Gérard Berréby : « Je ne suis pas plus artiste que photographe ou vidéaste, je fais simplement des choses »
Poète, fondateur et président des Editions Allia, considérées comme une des maisons d’édition les plus innovantes et les plus fécondes en France, Gérard Berréby est venu cette semaine à Prague à l’occasion de l’ouverture de son exposition d’installations, vidéos et photographies. Présentée en 2015 à Marseille, celle-ci se tient pour la première fois à l’étranger. L’exposition se divise en deux parties. La galerie d’art contemporain DOX accueille les installations de Gérard Berréby, présentées sous le titre ‘ Les Tables du temps’, tandis que la Galerie 35 de l’Institut français héberge une exposition de ses photos et de vidéos, intitulée ‘Le paysage et le territoire, le laboratoire urbain’. Au micro de Radio Prague, Gérard Berréby revient sur ses motivations qui l’ont poussé à réaliser sa première exposition personnelle qui se démarque de ses activités traditionnelles.

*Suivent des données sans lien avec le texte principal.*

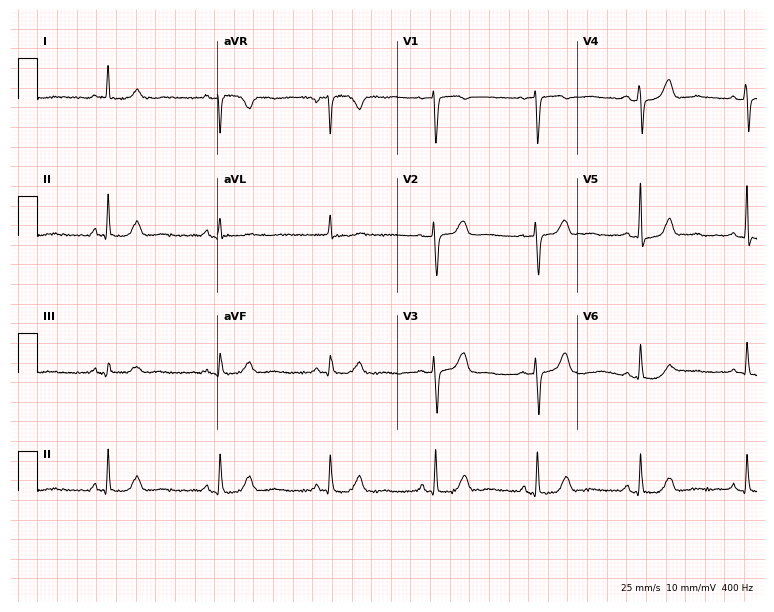
12-lead ECG from a female, 66 years old. No first-degree AV block, right bundle branch block, left bundle branch block, sinus bradycardia, atrial fibrillation or sinus tachycardia recorded for this tracing. Only these six findings were labelled.

Vous avez souhaité exporter cette exposition à l’étranger. Pourquoi avoir choisi Prague ?
« Il m’a paru naturel que ma première exposition à l’étranger soit accueillie à Prague, étant donné que je viens dans cette ville depuis plus de vingt-cinq ans. Je m’y suis énormément amusé et j’y ai observé certains changements, à l’image du ‘Buveur d’absinthe’ de Viktor Oliva qui montre les troubles de la vision et l’hallucination qui sont à l’origine, à mes yeux, de la création. Ces troubles m’ont durablement poursuivi et je les ai perpétués dans d’autres formes et surtout dans une autre époque à savoir la nôtre. »Vous exposez ici dans deux lieux différents. Est-ce qu’il y a un fil conducteur entre les deux expositions ?

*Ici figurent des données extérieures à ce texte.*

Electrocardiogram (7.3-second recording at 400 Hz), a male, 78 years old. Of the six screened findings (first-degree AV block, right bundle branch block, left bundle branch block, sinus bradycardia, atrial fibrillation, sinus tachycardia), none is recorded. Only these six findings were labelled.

« Il y a obligatoirement un fil conducteur à partir du moment où ma préoccupation principale est fondée sur le fait que rien de ce qui est humain ne m’est étranger, donc je fais feu de tout bois. L’idée de l’exposition de photographie en grand format m’est venue quand j’ai écouté différents discours sur la ville de sociologues et d’anthropologues qui disent que la ville est impossible à vivre, étouffante, sale, grise, mortifère… J’ai commencé alors à faire des photos de la saleté, c’est-à-dire de macadam, de murs, de tags sur les murs, d’objets du quotidien jetés à même le sol, des poubelles… Quand je suis rentré chez moi travailler ces photographies, je me suis aperçu qu’en les assemblant entre elles, je réussissais à créer une véritable palette chromatique par instant impressionniste qui allait à l’encontre de tous ces discours. Donc ce qui me plaît et ce qui m’intéresse dans ce que je fais, c’est de mettre en relief les contradictions entre ce qui est et ce qui se dit sur ce qui est. Je ne suis pas plus artiste que photographe ou que vidéaste, je ne vous cache pas que ces appellations me pèsent. Je dirai tout simplement que je fais des choses. Ce qui me terrorise et me fait extrêmement peur, c’est lorsqu’on tente de caser mon travail dans une orientation précise, une tendance, une école… Je fais cela et demain je ferai autre chose, j’écris également de la poésie. On créé en fonction de ce qui nous habite et en fonction du moyen que l’on trouve pour l’exprimer.»
Les installations de Gérard Berréby sont exposées à la galerie DOX jusqu’au 11 septembre prochain, tandis que ses photographies sont à voir jusqu’au 1er juillet à l’Institut français de Prague.